A partir de ahí, solo se podía esperar una creciente injerencia en el diseño y las decisiones urbanísticas que afectan al Oviedo Redondo, donde algunos solares e inmuebles, propiedad de la Iglesia, ofrecen amplias expectativas de negocio e irradiación cultural (por no decir ideológica) para el arzobispado. Y así vemos como importantes proyectos de intervención urbanística, cuya gestación debería corresponder a los servicios municipales y contar con la debida participación pública, son ideados y anunciados unilateralmente por las autoridades eclesiásticas y recibidos con naturalidad y beneplácito por parte de la administración civil y de «las fuerzas vivas» de la ciudad.
Lo que se anuncia es nada menos que la construcción de un Centro Cultural de notables dimensiones localizado en la estratégica parcela del martillo de Santa Ana, pero no para ser cedido a la ciudad sino para engrosar el patrimonio eclesiástico, probablemente con financiación pública, y polarizar en torno a sí el resto de la oferta turística del casco antiguo.
Y de paso, completando la operación, se desliza también otro proyecto para acoger en la Casa Sacerdotal, al otro lado de La Corrada del Obispo, un geriátrico con más de 100 plazas que, libres de impuestos, generarán una estimable renta para el arzobispado. Todo ello mientras la Iglesia continúa dificultando el acceso a la muralla medieval para su rehabilitación y se niega a abrir al uso de la ciudadanía el llamado Jardín de los Reyes Caudillos, cuya titularidad pública había reclamado el consistorio en el pasado.

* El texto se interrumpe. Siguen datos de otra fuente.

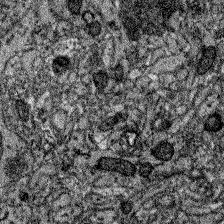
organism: Zebrafish
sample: Larval olfactory bulb
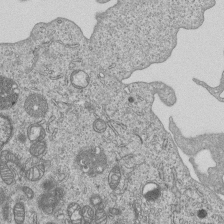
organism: Human
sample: MDA-MB-231 cells
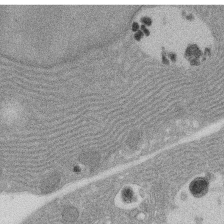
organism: Rat
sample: Salivary granule
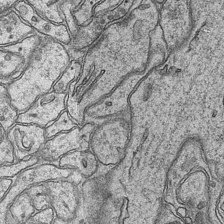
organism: Mouse
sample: CA1 Hippocampus
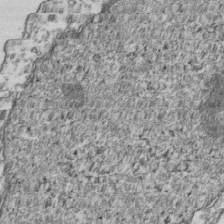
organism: Human
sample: Activated Jurkat CD4+ T cells
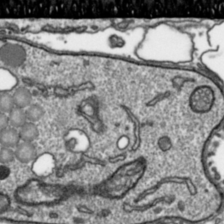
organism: Toxoplasma gondii
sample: Parasites in a vacuole inside a host cell
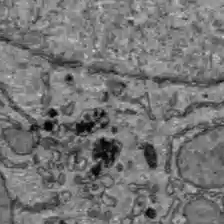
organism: C57BL Mouse
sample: Liver
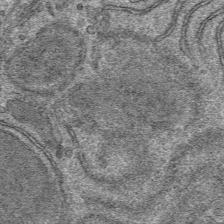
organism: Mouse
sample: Mouse hepatocytes
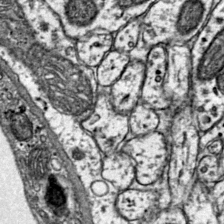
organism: Mouse
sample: Primary visual cortex
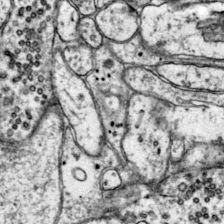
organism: Mouse
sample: Primary visual cortex
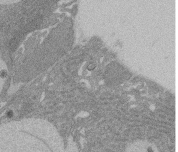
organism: Rat
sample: Salivary granule
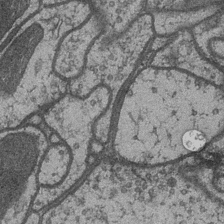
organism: Drosophila
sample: Optic medulla
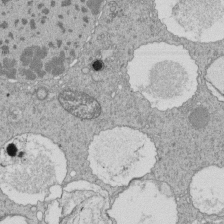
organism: Tetrahymena
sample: Cilia in tetrahymena
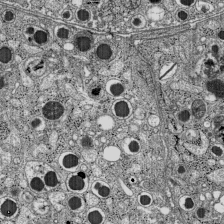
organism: C57BL Mouse
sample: Pancreatic islet
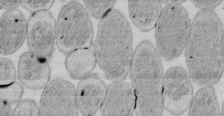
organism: E. coli
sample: Bacterial nucleoid
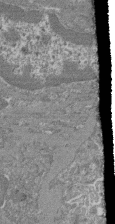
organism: Mouse
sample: Glomerulus
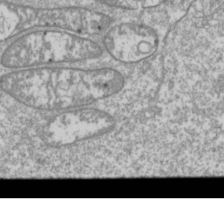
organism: Drosophila
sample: Cell division; meiosis; drosophila spermatocytes
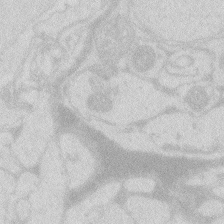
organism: Zebrafish
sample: Macrophage
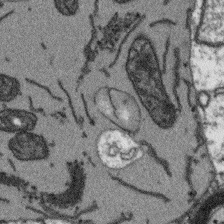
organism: Arabidopsis thaliana
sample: Root tip
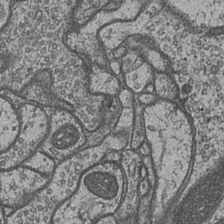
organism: Drosophila
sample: Optic medulla
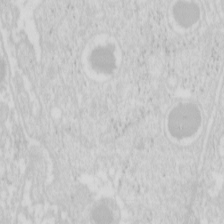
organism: Mouse
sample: Pancreas
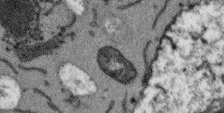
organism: Arabidopsis thaliana
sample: Root tip
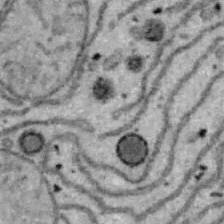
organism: Mouse
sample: Liver from an obese (ob/ob) mouse
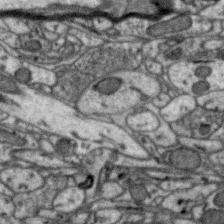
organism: Zebra finch
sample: Brain
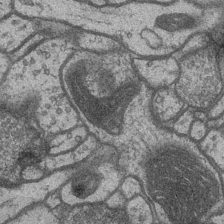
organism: Drosophila
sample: Optic medulla
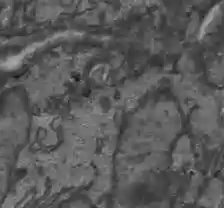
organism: C57BL Mouse
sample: Liver
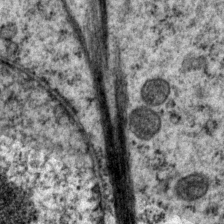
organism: P. pacificus
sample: Pharynx
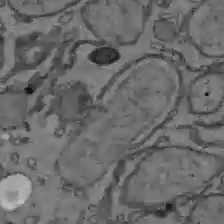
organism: C57BL Mouse
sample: Liver
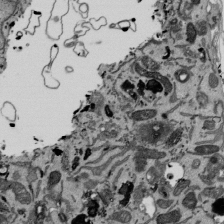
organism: Mouse
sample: ED-1 cell nuclei; centrioles
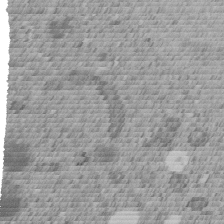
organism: C. elegans
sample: C. elegans embryo early stage
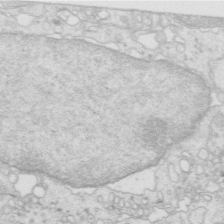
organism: Mouse
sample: Multiciliated cells
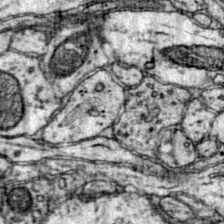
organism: Mouse
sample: Primary visual cortex
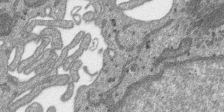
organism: Human
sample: Lung epithelial cells infected with SARS-CoV-2
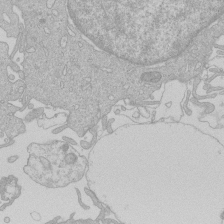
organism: Human
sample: Macrophage cells
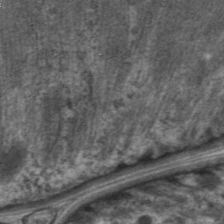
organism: C. elegans
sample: Pharynx
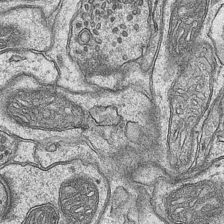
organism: Mouse
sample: CA1 Hippocampus
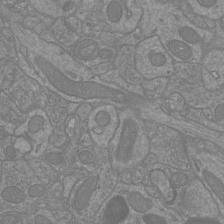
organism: Mouse
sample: Cortical neurons
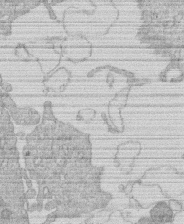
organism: Human
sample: Macrophage cells
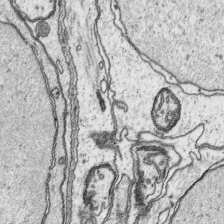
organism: Platynereis dumerilii
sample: Parapodia
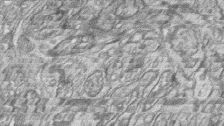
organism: Zebrafish
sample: synaptic ribbons in rod cells and cone cells
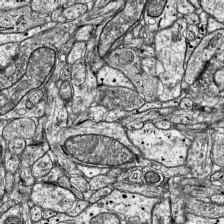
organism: Mouse
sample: Visual Cortex
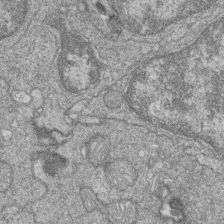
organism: Zebrafish
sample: Cilia; retinal pigment epithelium
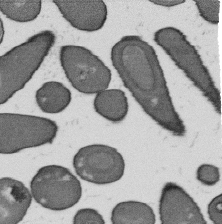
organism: B. subtilis
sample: Bacterial spore
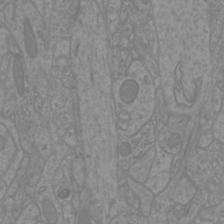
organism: Mouse
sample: Cortical neurons
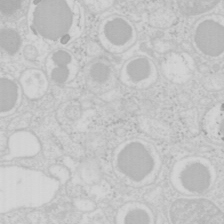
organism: Mouse
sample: Pancreas
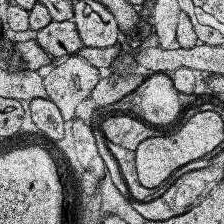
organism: Human
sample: Temporal Lobe
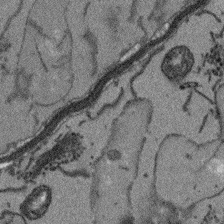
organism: Arabidopsis thaliana
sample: Root tip
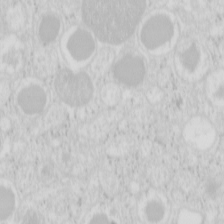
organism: Mouse
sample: Pancreas
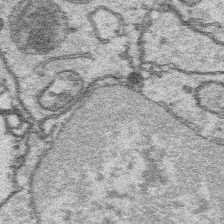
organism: Platynereis dumerilii
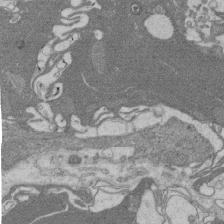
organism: Rat
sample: Salivary granule
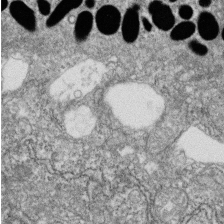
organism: Zebrafish
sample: Cilia; retinal pigment epithelium
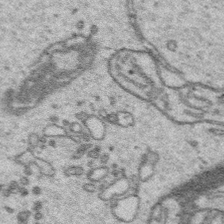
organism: Platynereis dumerilii
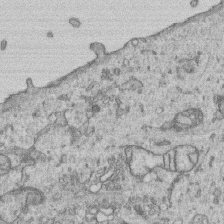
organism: Human
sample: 1205lu cells
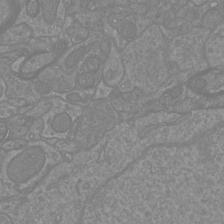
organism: Mouse
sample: Cortical neurons
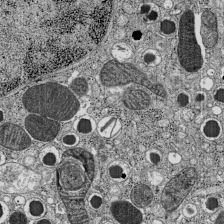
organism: C57BL Mouse
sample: Pancreatic islet
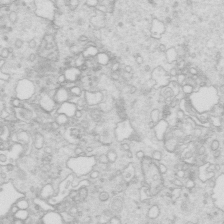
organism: Mouse
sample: Multiciliated cells
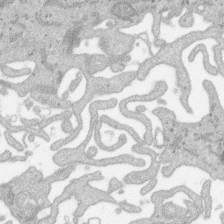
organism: Human
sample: Lung epithelial cells infected with SARS-CoV-2
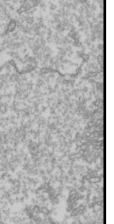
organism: Drosophila
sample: Cell division; meiosis; drosophila spermatocytes
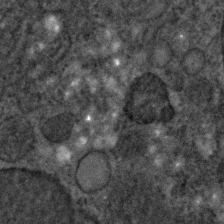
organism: C. elegans
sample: C. elegans embryo
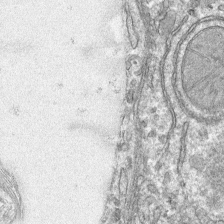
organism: Mouse
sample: Mouse hepatocytes
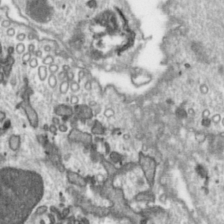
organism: Toxoplasma gondii
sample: Parasites in a vacuole inside a host cell
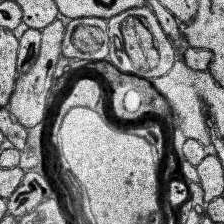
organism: Human
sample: Temporal Lobe
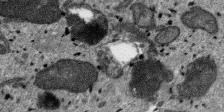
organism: Human
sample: Lung epithelial cells, uninfected (mock) control
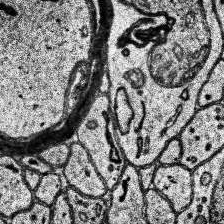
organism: Human
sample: Temporal Lobe
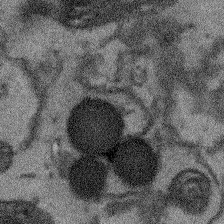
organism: Arabidopsis thaliana
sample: Root tip
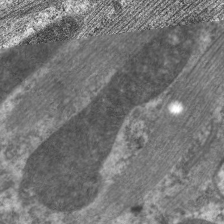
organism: C. elegans
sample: Pharynx
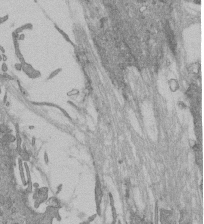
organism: Mouse
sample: ED-1 cell nuclei; centrioles
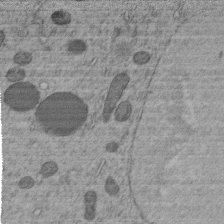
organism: C. elegans
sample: C. elegans embryo early stage
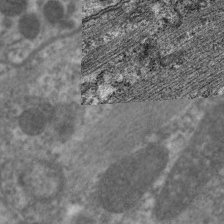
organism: C. elegans
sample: Pharynx
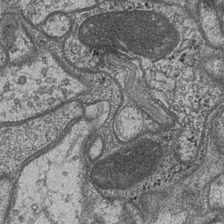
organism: Drosophila
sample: Optic medulla
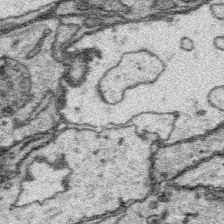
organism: Platynereis dumerilii
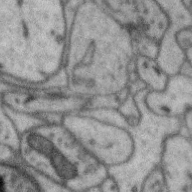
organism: Zebra finch
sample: Brain
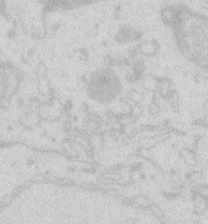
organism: Zebrafish
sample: Macrophage
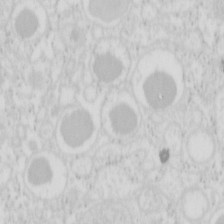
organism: Mouse
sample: Pancreas
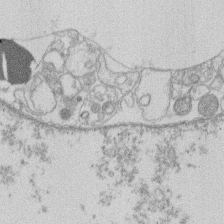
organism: Human
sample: Macrophage cells
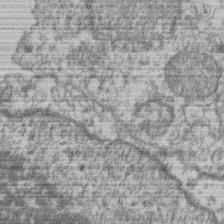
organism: Mouse
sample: T cell stromal cell synapse
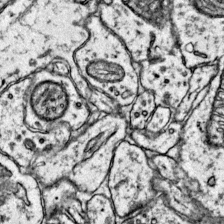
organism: Mouse
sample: Primary visual cortex
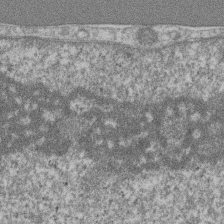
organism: Mouse
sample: T cell stromal cell synapse
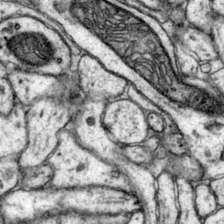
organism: Mouse
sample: Primary visual cortex
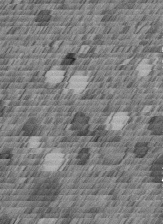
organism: C. elegans
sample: C. elegans embryo early stage
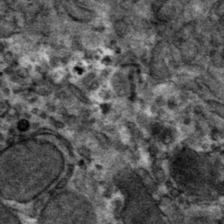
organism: Mouse
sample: Mouse hepatocytes
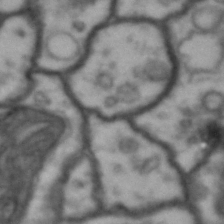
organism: Drosophila
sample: Brain
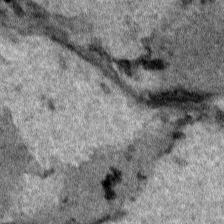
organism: Human
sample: Mitochondria in HCT116 cells
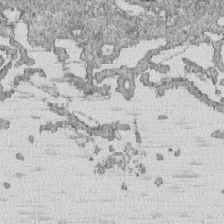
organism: Human
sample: HeLa cell HIV synapse
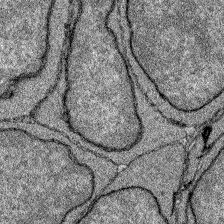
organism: Zebrafish
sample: Larval olfactory bulb
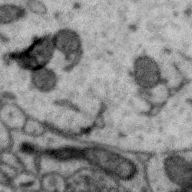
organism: Zebra finch
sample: Brain
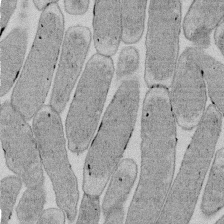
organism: E. coli
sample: Bacterial nucleoid
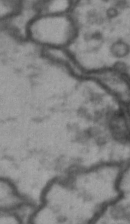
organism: Drosophila
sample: Brain
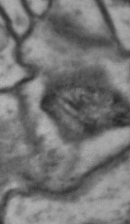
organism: Drosophila
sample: Brain
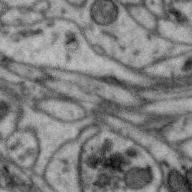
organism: Zebra finch
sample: Brain
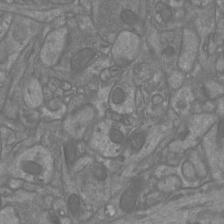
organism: Mouse
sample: Cortical neurons
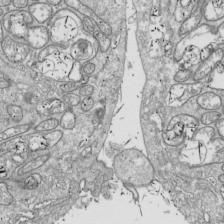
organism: Drosophila
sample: Cell division; meiosis; drosophila spermatocytes
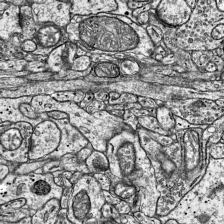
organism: Mouse
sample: Visual Cortex
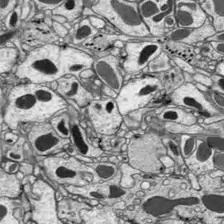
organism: Drosophila
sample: Optic lobe
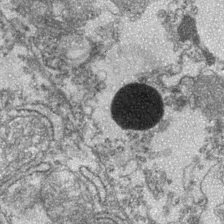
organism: Zebrafish
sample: Zebrafish embryo
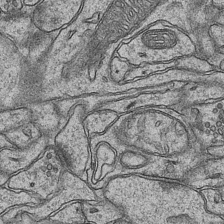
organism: Mouse
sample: CA1 Hippocampus
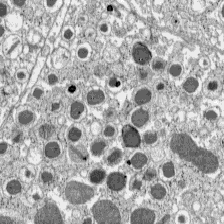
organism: C57BL Mouse
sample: Pancreatic islet
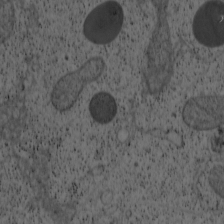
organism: African green monkey
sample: COS-7 cells
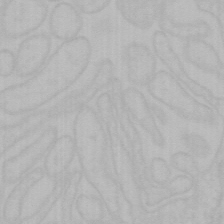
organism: Mouse
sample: Choroid plexus
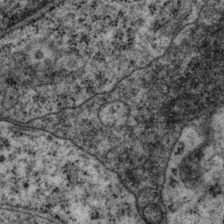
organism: P. pacificus
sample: Pharynx
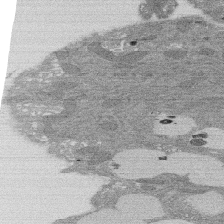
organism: Rat
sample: Salivary granule
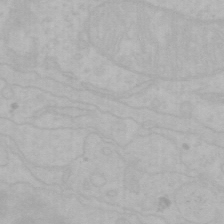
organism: Mouse
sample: Choroid plexus
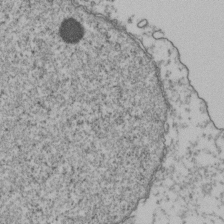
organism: Human
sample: Activated Jurkat CD4+ T cells
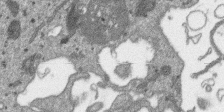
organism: Human
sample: Lung epithelial cells infected with SARS-CoV-2
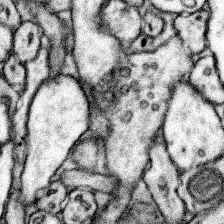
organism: Mouse
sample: Somatosensory cortex neuropil
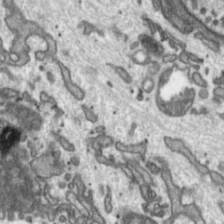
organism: Toxoplasma gondii
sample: Parasites in a vacuole inside a host cell
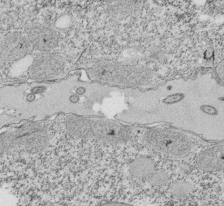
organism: Tetrahymena
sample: Cilia in tetrahymena
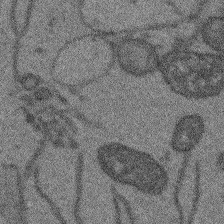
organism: Arabidopsis thaliana
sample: Root tip
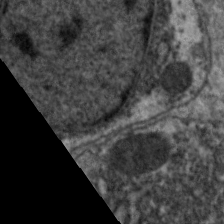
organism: C. elegans
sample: Pharynx
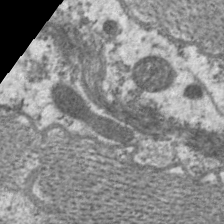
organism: C. elegans
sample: Pharynx
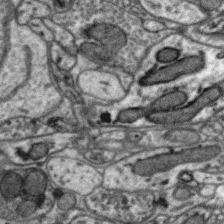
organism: Zebra finch
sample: Brain
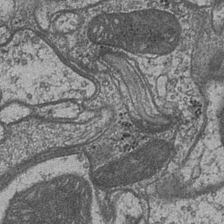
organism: Drosophila
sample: Optic medulla
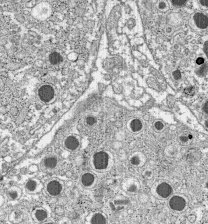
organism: C57BL Mouse
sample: Pancreatic islet
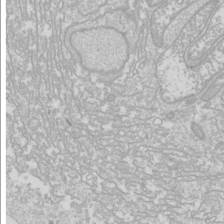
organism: Drosophila
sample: Cell division; meiosis; drosophila spermatocytes
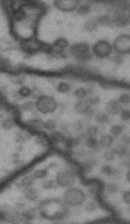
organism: Drosophila
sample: Brain
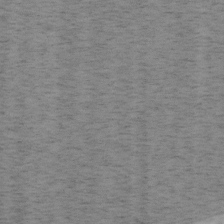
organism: Mouse
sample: OT-I killer T cells with ID8 ovarian cancer cells
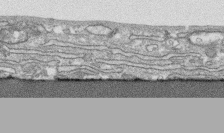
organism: Human
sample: CRL-1474
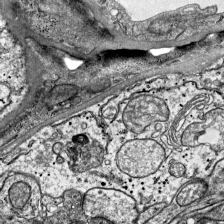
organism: Mouse
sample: Visual Cortex
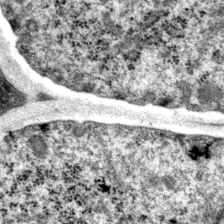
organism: P. pacificus
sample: Pharynx
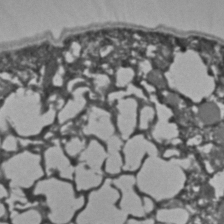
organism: C. elegans
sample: C. elegans embryo
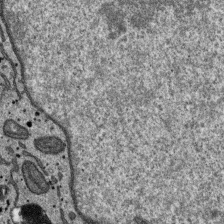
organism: Human
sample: Lung epithelial cells, uninfected (mock) control
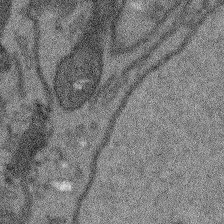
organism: Arabidopsis thaliana
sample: Root tip
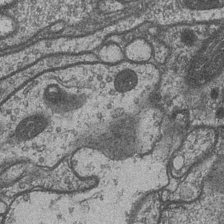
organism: Drosophila
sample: Optic medulla
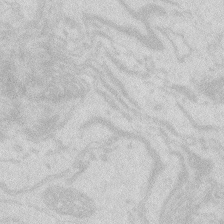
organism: Zebrafish
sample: Macrophage
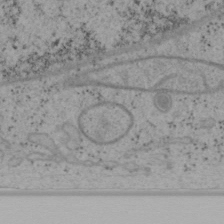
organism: Human
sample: HeLa cells
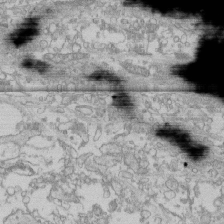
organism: Human
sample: CRL-1474
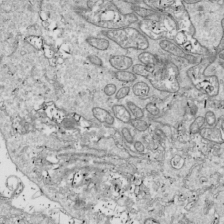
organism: Drosophila
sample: Cell division; meiosis; drosophila spermatocytes
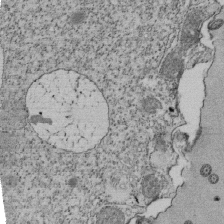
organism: Tetrahymena
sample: Cilia in tetrahymena
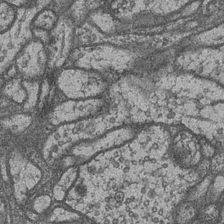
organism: Drosophila
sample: Optic medulla
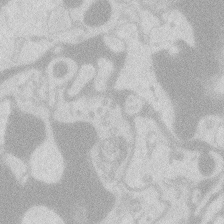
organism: Zebrafish
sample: Macrophage
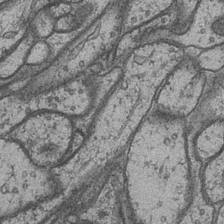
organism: Drosophila
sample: Optic medulla
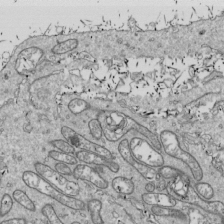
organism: Drosophila
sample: Cell division; meiosis; drosophila spermatocytes
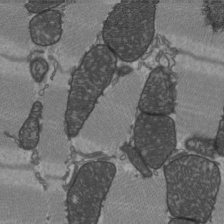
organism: C57BL Mouse
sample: Heart
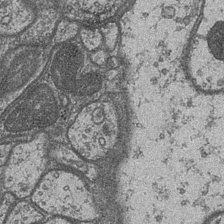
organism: Drosophila
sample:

El nuevo corsé clerical que se empieza a tejer sobre el Oviedo del siglo XXI es justo lo contrario de lo que la ciudad necesita para no perder otra vez el tren del desarrollo y la modernidad. Y que se autoproclamen como liberales (igual que los liberales que impulsaron la desamortización) quienes comandan ese giro retrógrado dice bastante respecto al grado de credibilidad que pueden merecer.